[FREB] Thoughts On Commission Splits

As many of you already know, we officially published our Black Paper on the Future of Real Estate Brokerage on Friday. The response has been gratifying, to say the least.

But in an effort to keep the Black Paper an actual paper, instead of a paperback book, we (that is, Sunny) cut a lot of words out. They should have been cut out, of course, but the nice thing about having a website is having the ability to expand and expound on some concepts that aren’t as central to our thesis, but are useful and interesting to discuss.

So the [FREB] tag — Future of Real Estate Brokerage. I plan on using this to talk about ideas and concepts from the Black Paper and expand on them.

First up is one of the most important issues, as it came up time and time again during the research, feedback, and initial discussions of our idea: commission splits. We understand that it’s difficult for many experienced brokers to wrap their minds around the whole 7DS Firm model. It’s such a different way of looking at things. And this is the topic where we’ve seen it the most.

Let’s get into it.

The Difficulty of Thinking Differently

Thanks to Steve Jobs and Apple, we celebrate those who think differently. I mean, that was the actual marketing slogan for Apple for years, right?
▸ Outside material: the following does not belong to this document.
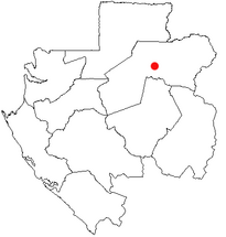 Разположение на Макоку в Габон.

But it’s not easy to do, because we’re all creatures of habit and experience, and we get set in our ways… because they work and always have.

With real estate brokerage, the single biggest mental block for broker/owners who think about the 7DS Firm model is the idea that they would voluntarily lose agents. They have spent so much time and have gotten so good at recruiting and retaining agents that the notion of actively trying to get smaller just boggles the mind.
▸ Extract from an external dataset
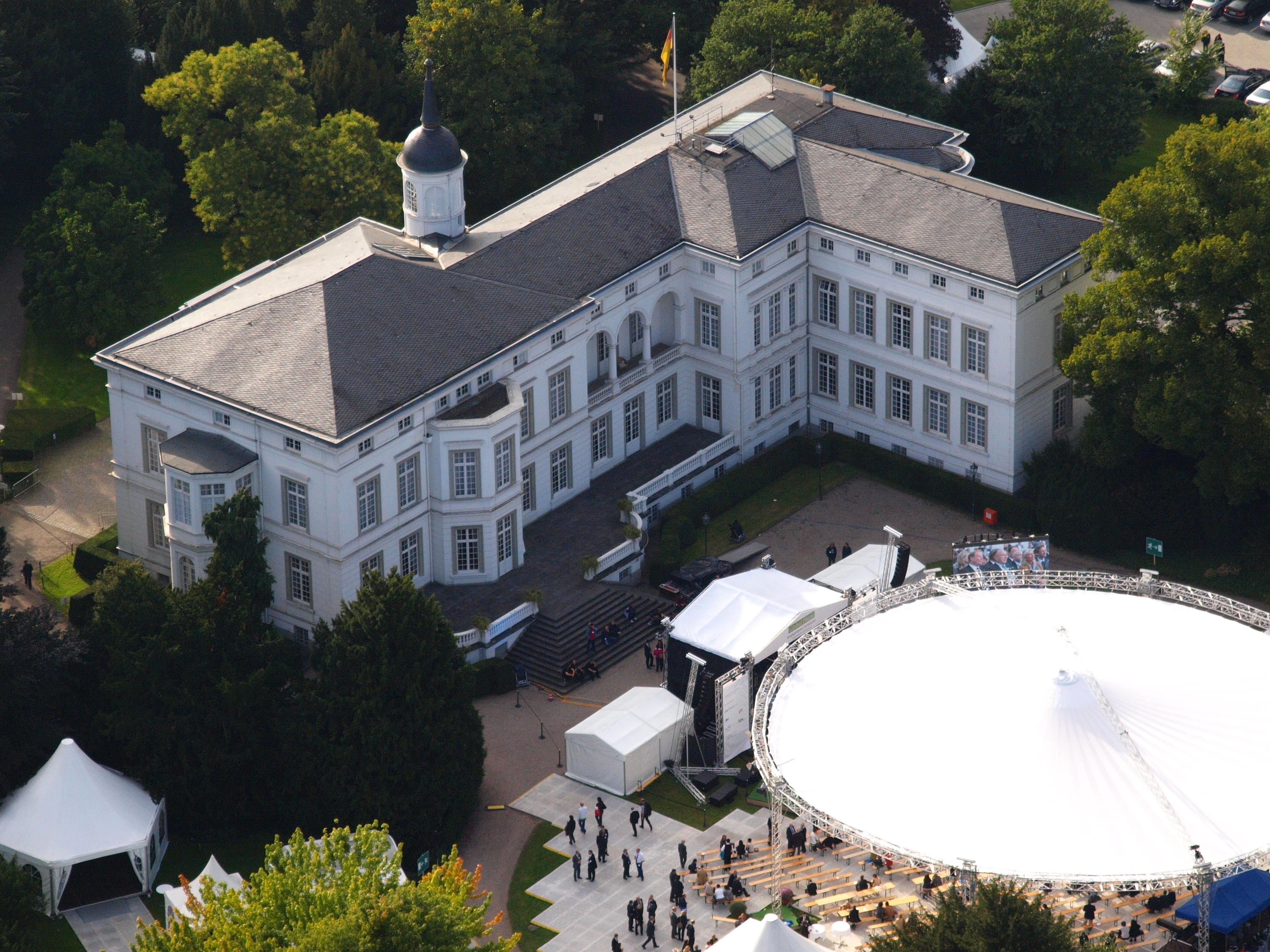 Palais Schaumburg, Bonn: Luftaufnahme

For example, during our development of the Black Paper, we corresponded with a few broker-owners. One talked about one of his agents — we’ll call her Susie Soccermom — who is a new, part-time agent. (I’m calling her Soccermom because the broker literally described her as the “ideal, perfect soccer mom.”) Susie isn’t going to make partner; her production and rainmaking abilities are not there, and it isn’t likely to get there while she’s focusing on raising a family. Susie herself doesn’t want a full-time job, because her priority is her family.
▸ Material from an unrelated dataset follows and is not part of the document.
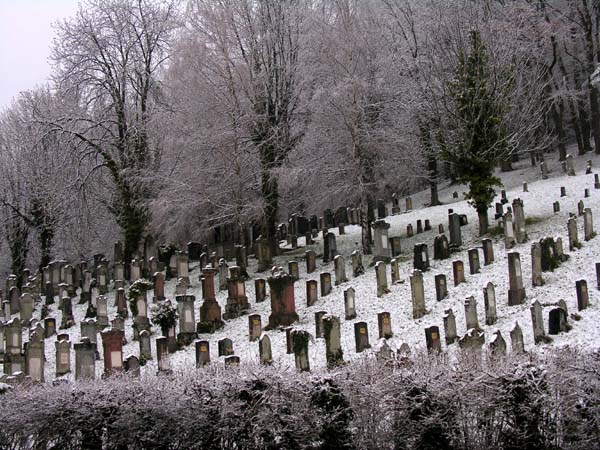 Hebrew Cemetary / Jüdischer Friedhof in Gailingen am Hochrhein

Susie did $5 million in sales, and the broker made $40K from her production, because she is on a very broker-friendly split as a new part-timer. Why would he get rid of her? And $5 million isn’t chump change; Susie is driven and ambitious and an excellent agent; she’s not going to join some top producer’s team, or go on salary. He didn’t see (and won’t see) why he’d forego not just Susie’s $40K, but all of the $20K, $30K and $40K pieces his brokerage makes from these “diamonds in the rough” since to the extent that his brokerage is profitable at all, it’s due to these decent-but-not-great agents he has managed to recruit at a broker-friendly split ($40K from $5 million in production at 2.5% commission rate is 68/32… so we’ll call it 70/30 split).

This broker has a point. Why leave that $40K on the table?

Think of Splits Differently

The core issue here is that this broker and we think of  splits differently. He thinks of the broker split, and sees it as revenue. We think of the agent split, and see it as expense.

Susie did $5 million in production. The GCI is $125K. On a 68/32 split, Susie’s piece is $85,000 and the brokerage piece is $40,000.

The broker looks at that and thinks, “We made $40K on Susie!”

We look at that and think, “You paid a part-timer $85K!”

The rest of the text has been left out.